Following is the full text of the white paper on "The
Development of Tibetan Culture" released by the Information
Office of the State Council of the People's Republic of
China June 22:
China is a united multi-ethnic country. As a member of
the big family of the Chinese nation, the Tibetan people
have created and developed their brilliant and distinctive
culture during a long history of continuous exchanges and
contacts with other ethnic groups, all of whom have assimilated
and promoted each other's cultures. Tibetan culture has
all along been a dazzling pearl in the treasure-house of
Chinese culture as well as that of the world as a whole.

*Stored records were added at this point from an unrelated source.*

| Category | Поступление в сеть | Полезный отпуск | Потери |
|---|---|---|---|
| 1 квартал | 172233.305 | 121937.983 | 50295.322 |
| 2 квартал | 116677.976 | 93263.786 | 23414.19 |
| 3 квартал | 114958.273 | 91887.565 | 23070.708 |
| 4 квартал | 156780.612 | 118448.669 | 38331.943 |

The gradual merger of the Tubo culture of the Yalong Valley
in the middle part of the basin of the Yarlung Zangbo River,
and the ancient Shang-Shung culture of the western part
of the Qinghai- Tibet Plateau formed the native Tibetan
culture. In the period of the reign of Songtsen Gampo in
the seventh century, Buddhism was introduced to the Tubo
people from the Central Plain of China, India and Nepal,
and gradually developed into Tibetan Buddhism with its distinctive
characteristics. At the same time, the Indian and Nepalese
cultures of South Asia, the Persian and Arabic cultures
of West Asia and especially the Han Chinese culture of the
Central Plain had considerable influence on the development
of Tibetan culture. In the long process of Tibetan cultural
development, Tibetan architecture art and the plastic arts
such as sculpture, painting, decoration and handicrafts,
as well as music, dance, drama, spoken and written language,
literature in written form, folk literature, Tibetan medicine
and pharmacology, astronomy and the calendar all reached
very high levels.
Tibet later became a local regime practicing a system of
feudal serfdom under a theocracy, and ruled by a few upper-class
monks and nobles. This ensured that Tibetan Buddhist culture
gained the dominant position in Tibetan culture for a long
period of time, until the Democratic Reform was carried
out in 1959. Throughout this period, a handful of upper-class
lamas and aristocrats monopolized the means of production,
culture and education.
Cultural and artistic pursuits were regarded as their exclusive
amusements, while the serfs and slaves, who constituted
95 percent of the Tibetan population, lived in extreme poverty
and were not guaranteed even the basic right of subsistence,
let alone the right to enjoy culture and education. The
long reign of feudal serfdom under theocracy not only severely
fettered the growth of the productive forces in Tibet, but
also resulted in a hermetically sealed and moribund traditional
Tibetan culture, including cultural relics, historic sites
and sites for Buddhist worship. As for modern science, technology,
culture and education, they did not get any chance to develop
at all.
After the People's Republic of China was founded in 1949,
the Central People's Government attached great importance
to the protection and development of the fine aspects of
traditional Tibetan culture. The "Seventeen-Article
Agreement" on measures for the peaceful liberation
of Tibet signed by the Central People's Government and the
local government of Tibet in 1951 clearly stipulates: "In
accordance with the actual conditions of Tibet, the spoken
and written Tibetan language and school education will be
progressively developed." In 1959, with the support
of the Central Government, Tibet carried out the Democratic
Reform to abolish the feudal serf system and liberate the
million serfs and slaves, and implemented the ethnic regional
autonomy system there step by step. This marked the advent
of a brand-new era in the social and cultural development
of Tibet, and ended the monopoly exercised over Tibetan
culture by the few upper-class feudal lamas and aristocrats,
making it the common legacy for all the people of Tibet
to inherit and carry on.
In accordance with the provisions of the Constitution and
the Law on Ethnic Regional Autonomy, the Central People's
Government and the People's Government of the Tibet Autonomous
Region have made great efforts in the past 40-plus years
to promote the social and economic development of Tibet,
to satisfy the Tibetan people's increasing needs for rich
material and cultural lives. At the same time, they have
devoted large amounts of human, financial and material resources
to protecting and carrying forward the fine aspects of traditional
Tibetan culture, as well as initiating and developing modern
science, culture and education by employing legal, economic
and administrative means. As a result, considerable achievements
attracting worldwide attention have been attained. All the
people in Tibet, as masters of the new era, jointly carry
on, develop and enjoy the traditional Tibetan culture, and
jointly create modern civilized life and culture, bringing
unprecedented prosperity and development to Tibetan culture.